Thus the REAL price of white kindle is $209.90 (3G). Hope it clarifies now


----------



## Cindy416 (May 2, 2009)

Cindee said:


> Two assumptions:
> 1. White users will mostly skin their kindles
> 2. DecalGirl skin is used which costs $19.90
> 
> Thus the REAL price of white kindle is 158.90 (wifi) and $209.90 (3G). Hope it clarifies now


After reading this again before seeing your answer, I decided that that's what you meant. Sorry to have been so obtuse.

I have a beautiful graphite wi-fi/3G K3, and I skinned it because I found a skin that I absolutely love. It think skinning the Kindle, as well as putting a cover on it, has a lot to do with personalization. I love my Kindle, and making it extra-special just makes sense to me. Both my skin and my Oberon are designs that I find to be very comforting, and both accessories are important to me.


----------



## Pinworms (Oct 20, 2010)

Mine is unskinned.  

I really do not care what my Kindle looks like, as long as I can read my books on it.  I don't really care if my Kindle gets little scratches and nicks, just as long as its not on the screen.


----------



## pidgeon92 (Oct 27, 2008)

Cindee said:


> Two assumptions:
> 1. White users will mostly skin their kindles
> 2. DecalGirl skin is used which costs $19.90
> 
> Thus the REAL price of white kindle is 158.90 (wifi) and $209.90 (3G). Hope it clarifies now


But the wi-fi Kindle only comes in graphite....


----------



## Cindee (Oct 4, 2010)

pidgeon92 said:


> But the wi-fi Kindle only comes in graphite....

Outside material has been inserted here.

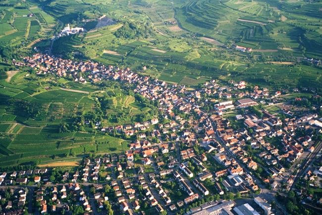 Fotograf: Luftfahrer = Norbert Blau Beschreibung: Luftbild von Bötzingen aufgenommen bei einer Ballonfahrt Quelle: Selbst fotografiert im August 2002 Weitere Luftbilder von Bötzingen

Oh right! Let me edit my post now heheh


----------



## MulliganAl (Nov 11, 2010)

cyclefreaksix said:


> Slap me some skin baby!


Now that is one sweet combo. I've been looking at that case in black and was hoping it would accomodate the K3 with the lighted case but I'm thinking I'd really have to stretch it a good bit for that. Now after seeing your combo I may still get the saddleback case for traveling without the lighted case.


----------